- Racing Colours of John P McManus
- Sire: Dynaformer
- Dam: Angel In My Heart
- Damsire: Rainbow Quest
- Sex: Gelding
- Foaled: 17 February 2008
- Country: United States of America
- Colour: Bay
- Breeder: Flaxman Holdings Limited
- Owner: John P McManus
- Trainer: Gordon Elliott
- Record: 43:9,7,3
- Earnings: £569,061

= Cause of Causes (horse) =

American-bred Thoroughbred racehorse

Cause Of Causes (17 February 2008 – 19 April 2021) was an American-bred thoroughbred racehorse.

He was best known for three Cheltenham Festival victories.

==Career==
Cause Of Causes was bred in the United States by Flaxman Holdings. He won his first and only race on the flat in 2011 in France.

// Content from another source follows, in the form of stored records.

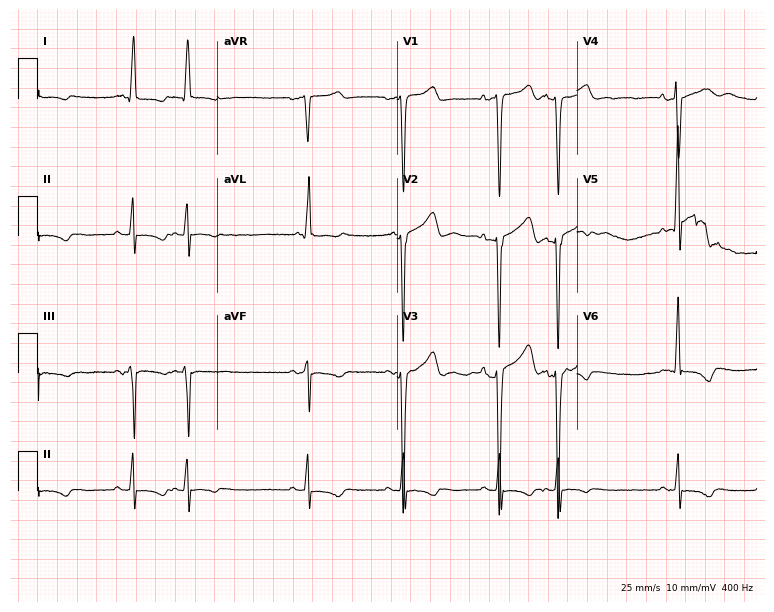
12-lead ECG (7.3-second recording at 400 Hz) from a 58-year-old man. Screened for six findings — first-degree AV block, right bundle branch block, left bundle branch block, sinus bradycardia, atrial fibrillation, sinus tachycardia — none is recorded.
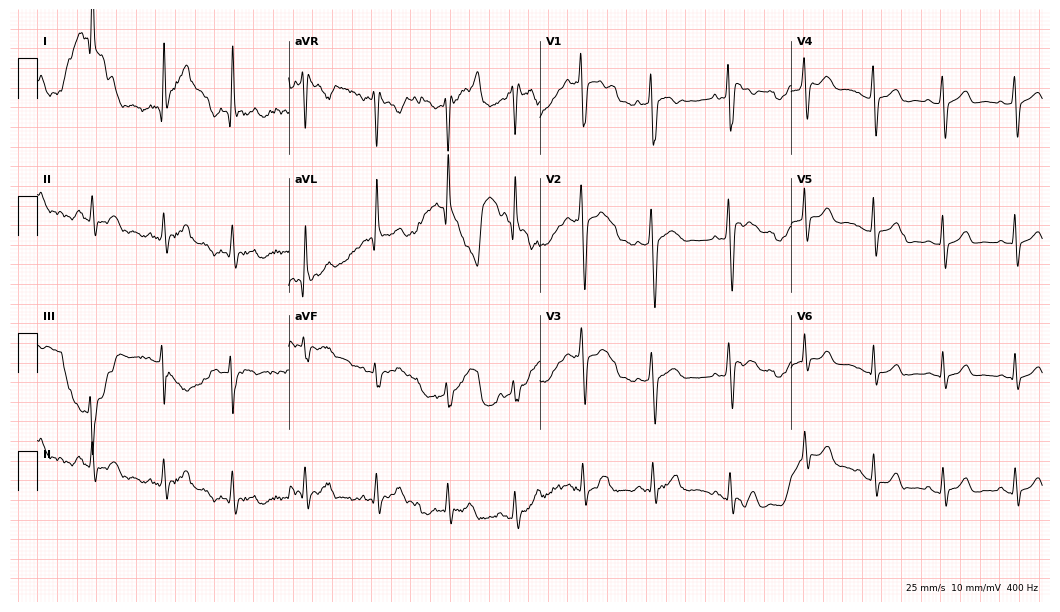
Standard 12-lead ECG recorded from a 19-year-old man. None of these six findings is recorded: first-degree AV block, right bundle branch block, left bundle branch block, sinus bradycardia, atrial fibrillation, sinus tachycardia.
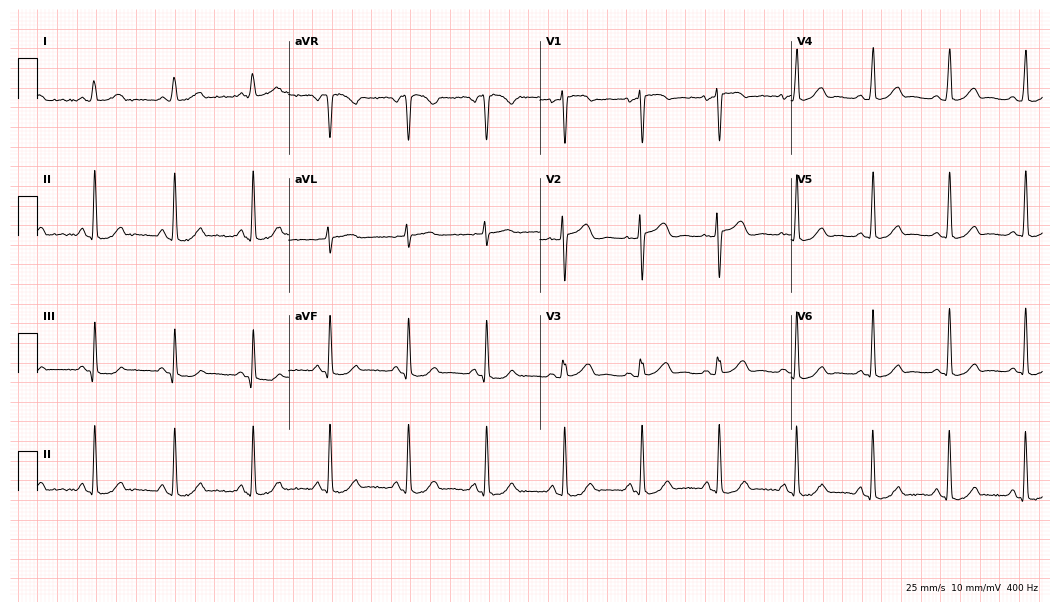
12-lead ECG (10.2-second recording at 400 Hz) from a 37-year-old woman. Labelled as a normal ECG.
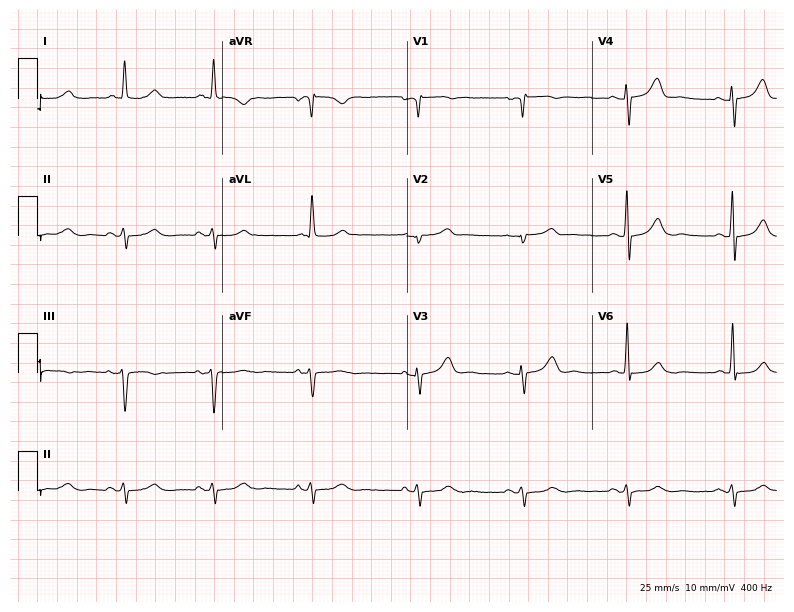
Resting 12-lead electrocardiogram (7.5-second recording at 400 Hz). Patient: a 73-year-old woman. None of these six findings is recorded: first-degree AV block, right bundle branch block, left bundle branch block, sinus bradycardia, atrial fibrillation, sinus tachycardia. Only these six findings were labelled.
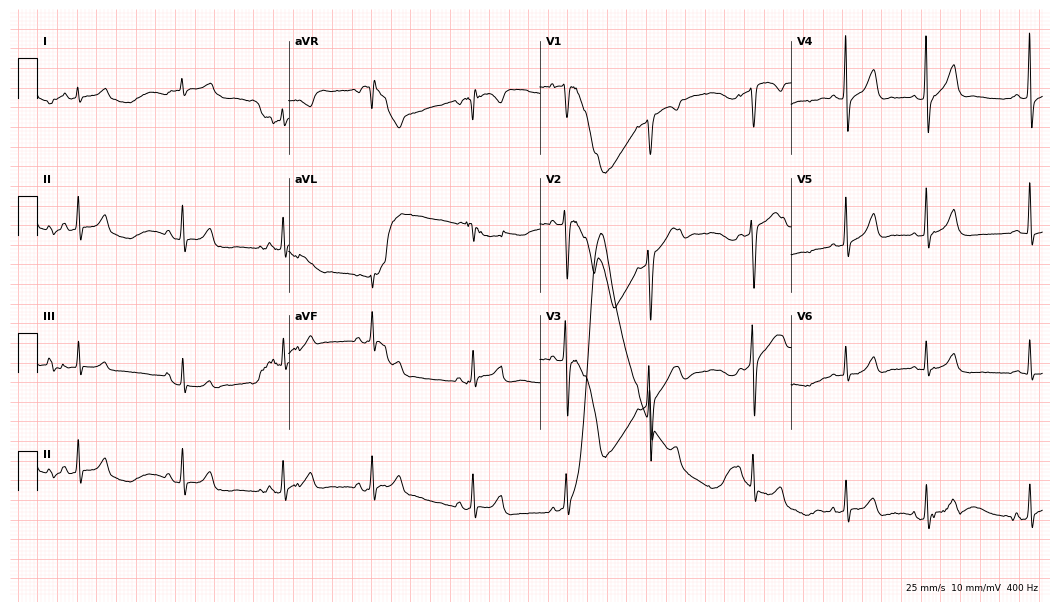
Standard 12-lead ECG recorded from a female, 19 years old (10.2-second recording at 400 Hz). None of these six findings is recorded: first-degree AV block, right bundle branch block, left bundle branch block, sinus bradycardia, atrial fibrillation, sinus tachycardia. Other findings, if any, are not listed.
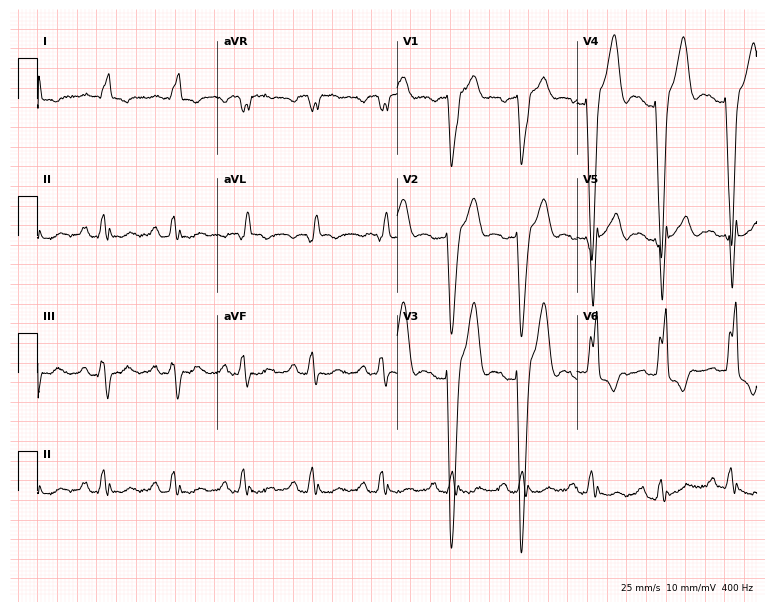
Standard 12-lead ECG recorded from a 72-year-old man. The tracing shows left bundle branch block (LBBB).
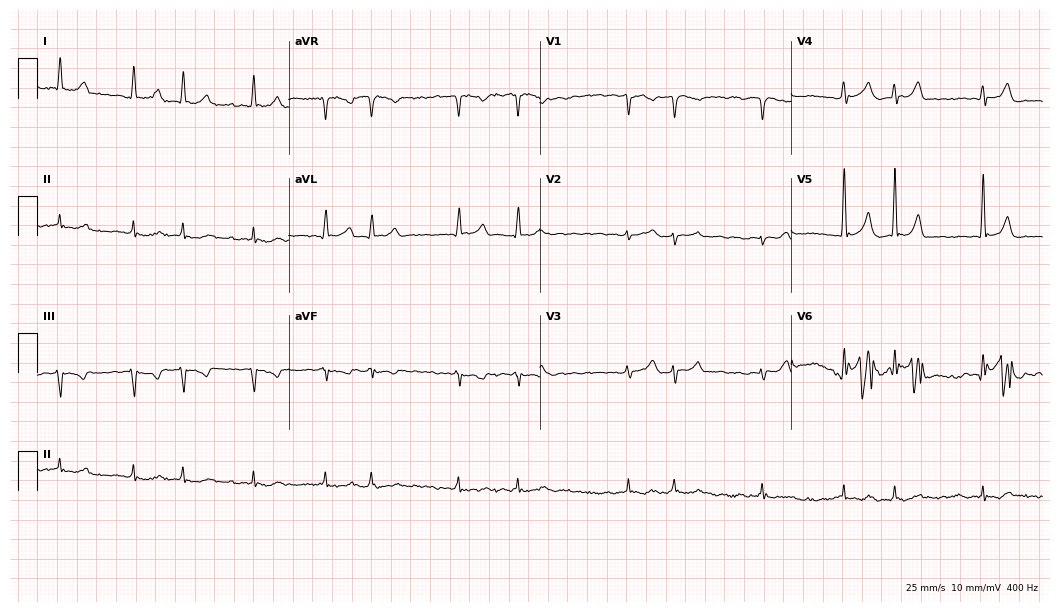
Resting 12-lead electrocardiogram. Patient: a female, 77 years old. The tracing shows atrial fibrillation.
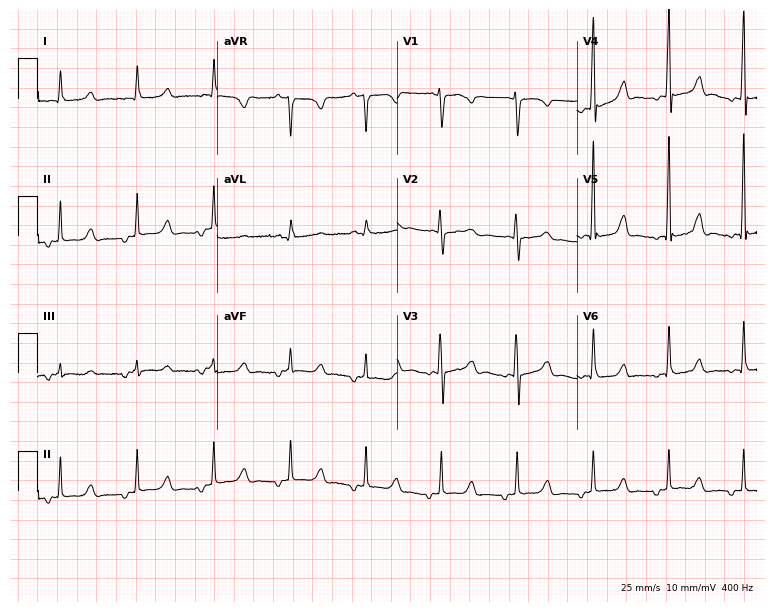
Standard 12-lead ECG recorded from a 49-year-old woman (7.3-second recording at 400 Hz). None of these six findings is recorded: first-degree AV block, right bundle branch block, left bundle branch block, sinus bradycardia, atrial fibrillation, sinus tachycardia.
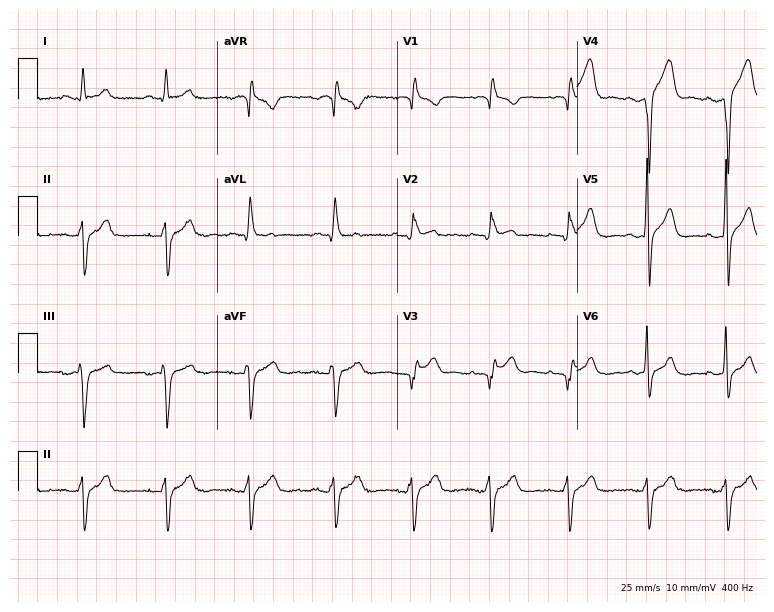
Resting 12-lead electrocardiogram (7.3-second recording at 400 Hz). Patient: a man, 30 years old. The tracing shows right bundle branch block.
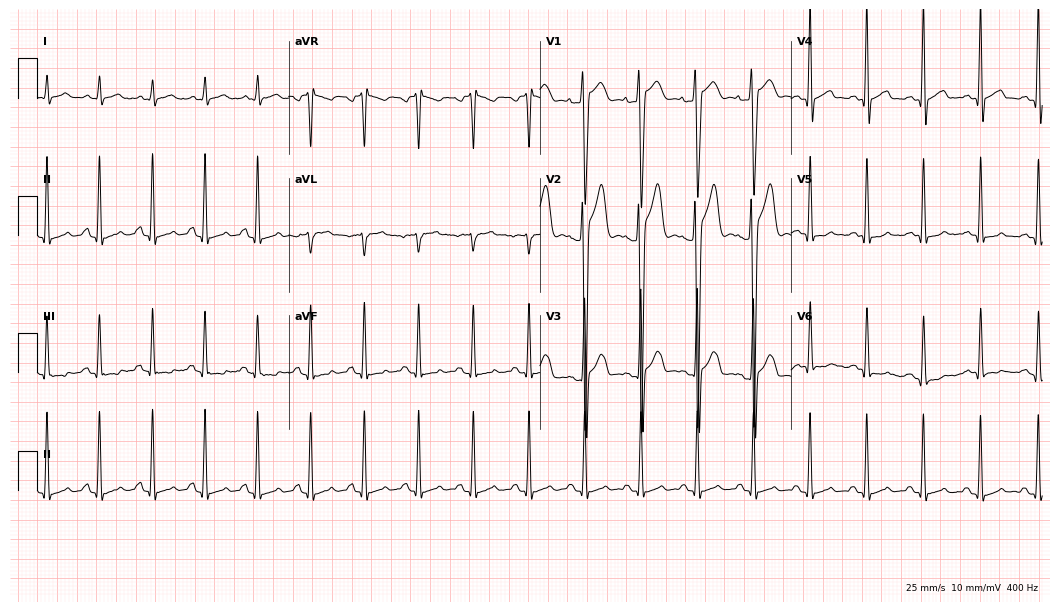
ECG (10.2-second recording at 400 Hz) — a 33-year-old man. Findings include sinus tachycardia (a sinus rate of 100 beats per minute or more).
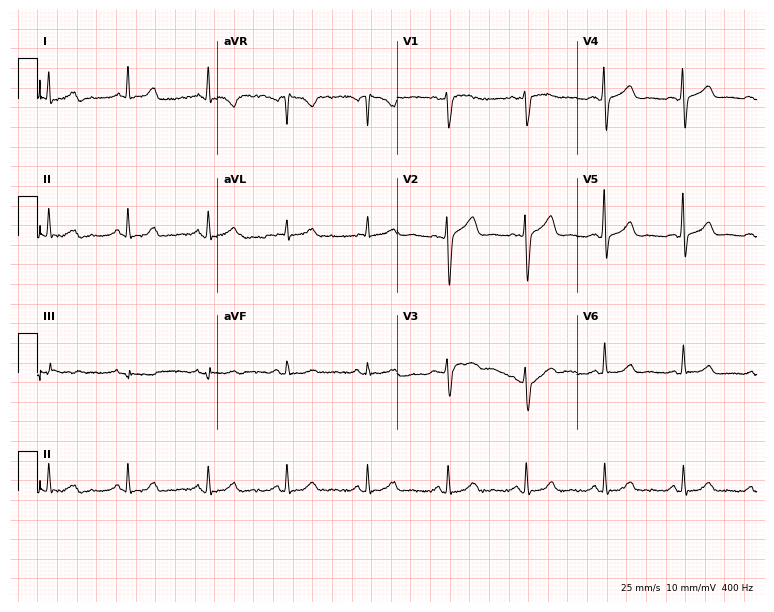
ECG (7.3-second recording at 400 Hz) — a female patient, 56 years old. Labelled as a normal ECG.
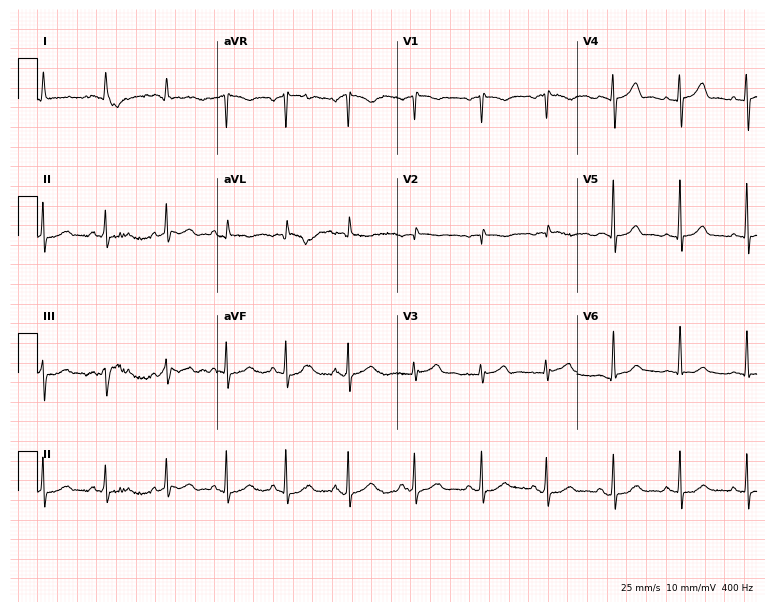
Electrocardiogram, a female, 64 years old. Of the six screened findings (first-degree AV block, right bundle branch block (RBBB), left bundle branch block (LBBB), sinus bradycardia, atrial fibrillation (AF), sinus tachycardia), none is recorded. Findings outside these six are not listed.
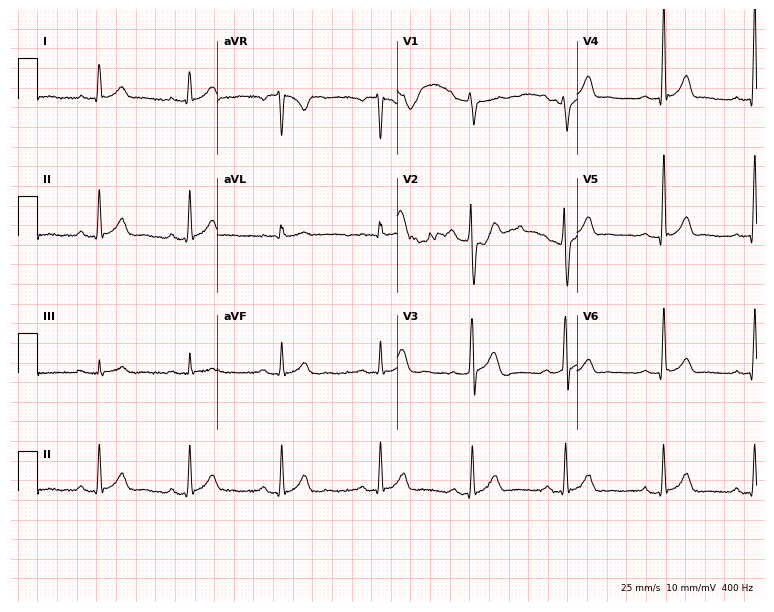
ECG — a 24-year-old male patient. Labelled as a normal ECG.
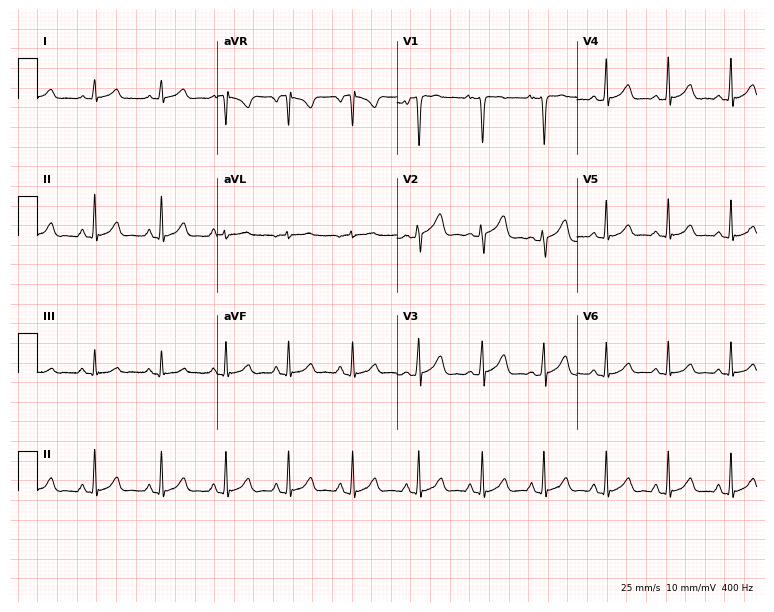
Electrocardiogram (7.3-second recording at 400 Hz), a female patient, 28 years old. Overall reading on record: normal ECG.
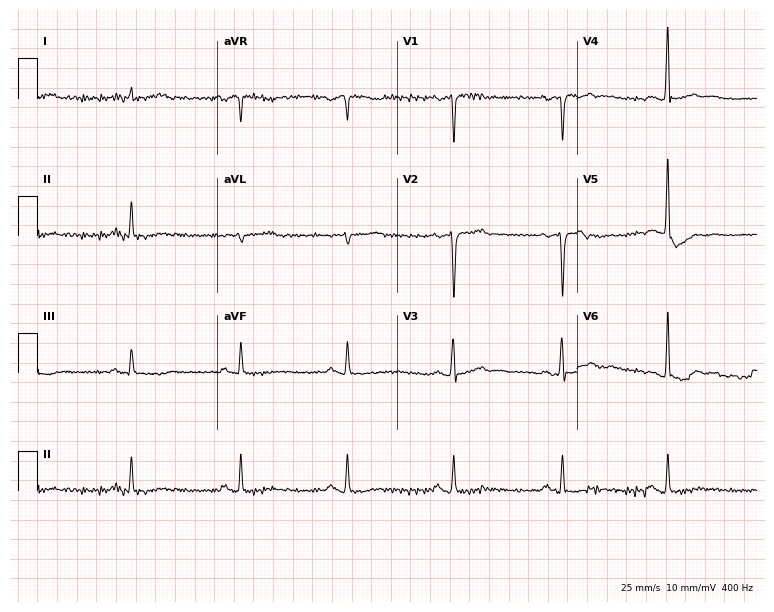
Standard 12-lead ECG recorded from a 46-year-old male patient. Read as a normal ECG.
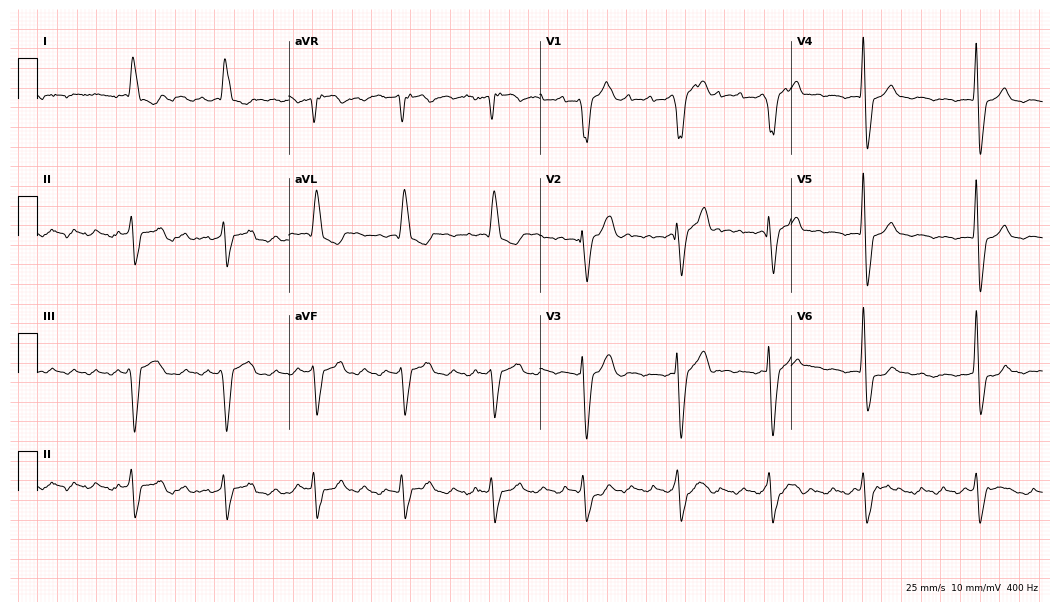
12-lead ECG from a male, 59 years old (10.2-second recording at 400 Hz). Shows left bundle branch block (LBBB).

In 2012, training was switched from France to Ireland with Gordon Elliott as the horse was sold to the Timeform Betfair Racing Club. Success followed with victories at Kilbeggan, Downpatrick, Navan and Ascot. Ultimately, Cause Of Causes was entered into the 2013 Supreme Novices Hurdle at the Cheltenham Festival, finishing 7th.

Following this, prolific owner J P McManus acquired the horse. The first run in his colours was at Roscommon Racecourse on 10 June 2013.

The first victory for new owner McManus came at the Cheltenham Festival in 2015, winning the National Hunt Chase Challenge Cup ridden by Jamie Codd. A month later, Cause Of Causes would finish 8th in the Grand National at Aintree.

After a lengthy break, Cause Of Causes won again at the 2016 Cheltenham Festival taking victory in the Fulke Walwyn Kim Muir Challenge Cup again with Codd as jockey.

A barren spell, including two races where he was pulled up would again follow. However, on return to Cheltenham in 2017, he would take his final race victory in the Glenfarclas Cross Country Chase. Cause Of Causes had another attempt at winning the Grand National at Aintree in the same year, finishing second to One For Arthur.

In 2018, Cause Of Causes would attempt to win another Cross Country Chase at Cheltenham but was pulled up. On 9 April 2018, Frank Berry who is McManus' racing manager confirmed he was retired due to injury.

Cause Of Causes died aged 13 of a heart attack at Martinstown Stud in Ireland.